Дело Бродского
Дело Бродского
«Мне повезло во всех отношениях. Другим людям доставалось гораздо больше, приходилось гораздо тяжелее, чем мне».
Иосиф Бродский в беседе с Петром Вайлем
Когда в начале 90-х годов уже эмигрант Бродский читал свои стихи и отвечал на вопросы в Центре российской науки и культуры в Варшаве, его спросили, как он относится к России. И он сказал: «Ну как может относиться часть к целому? Я – часть речи этого языка. Вот как я могу относиться к России? Я думаю, что об этом говорить не надо, это слишком пафосно. Целое может судить о своей части, но не часть о целом».
Интересно, что для многих людей то, что дело Бродского связано со временем Хрущева, становится неожиданностью. Потому что по стилю, по приемам оно очень похоже на брежневский период. Развязка в этом деле произошла на исходе хрущевского правления, в марте 1964 года, но началось все осенью 1963 года, с фельетона Лернера, Медведева и Ионина «Окололитературный трутень» в газете «Вечерний Ленинград».
Для Хрущева такая травля была нехарактерна, в его стиле было разносить, хамить и грозить, но серьезных карательных мер не предпринимать. Именно так было с Евтушенко и Вознесенским – поэтами, которые собирали целые стадионы. Но с Бродским все было по-другому, и это обоснованно: Бродский и сам был совершенно другим. Он ни в чем не участвовал, не хотел быть членом Союза писателей, хотя все поэты были членами Союза писателей – так было положено. Его даже нельзя назвать шестидесятником. Он был поэт, который заявил себя изначально как совершенно самостоятельная единица. Один из его сборников называется «Меньше, чем единица», а он себя ощущал, конечно, этой самой единицей, которая больше толпы.

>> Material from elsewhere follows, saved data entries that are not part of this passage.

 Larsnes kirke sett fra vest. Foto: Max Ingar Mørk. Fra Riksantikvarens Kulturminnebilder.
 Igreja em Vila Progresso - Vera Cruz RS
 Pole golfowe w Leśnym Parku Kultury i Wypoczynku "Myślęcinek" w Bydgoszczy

1962 год был пиком хрущевской «оттепели». Именно тогда был издан «Один день Ивана Денисовича». 1963 год стал годом реакции, отступления назад. Хрущев испугался того, что слишком далеко зашел: если бы «оттепель» и дальше пошла такими же темпами, пришлось бы слишком многое менять в отношении культуры. Поэтому прошел пленум, произошло восстановление так называемых «сталинских норм» литературной жизни. Ильичев громил с трибуны всех, в том числе и литературоведов. И Бродского выбрали для проведения показательного дела. Благодаря Фриде Вигдоровой существует стенографическая запись суда над ним, которая потом была напечатана во французском «Фигаро» и в английском «Энка-унтере».

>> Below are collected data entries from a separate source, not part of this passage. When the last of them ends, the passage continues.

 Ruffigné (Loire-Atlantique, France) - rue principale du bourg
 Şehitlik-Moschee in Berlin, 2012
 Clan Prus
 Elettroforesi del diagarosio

Со стороны это выглядит странно – Бродский не участвовал в политике, не призывал бороться с властью. О режиме он высказался только один раз, уже на суде, когда заявил, что при коммунизме нужны не только физически работающие люди, но интеллигенты, интеллектуалы. Судья ему в ответ сказала: «Не надо, оставьте высокие фразы». У Бродского и в стихах не смогли найти ничего крамольного, и даже в том же скандальном фельетоне «Окололитературный трутень» цитировали не его стихи, а частично стихи Бобышева и частично переделанные строки из самого Бродского: объединили первую строчку «Люби проездом Родину, друзей», последнюю строчку «Жалей проездом Родину чужую» и сделали фразу «Люблю я Родину чужую». Кстати, Бродский не любил слово «Родина», он предпочитал слово «Отчизна».
В январе 1963 года в Ленинграде с докладом выступил комсомольский функционер, который потом возглавил ленинградское КГБ, – Ким Иванов. Говорят, что если бы Бродский вовремя скрылся где-нибудь в Москве, где у него не было личных врагов, может быть, ничего и не было бы, потому что его преследовали за тунеядство, и грозил ему только общественный суд. Но собрались ленинградские писатели и обратились к прокурору, что нужен не только общественный суд, но и уголовное дело.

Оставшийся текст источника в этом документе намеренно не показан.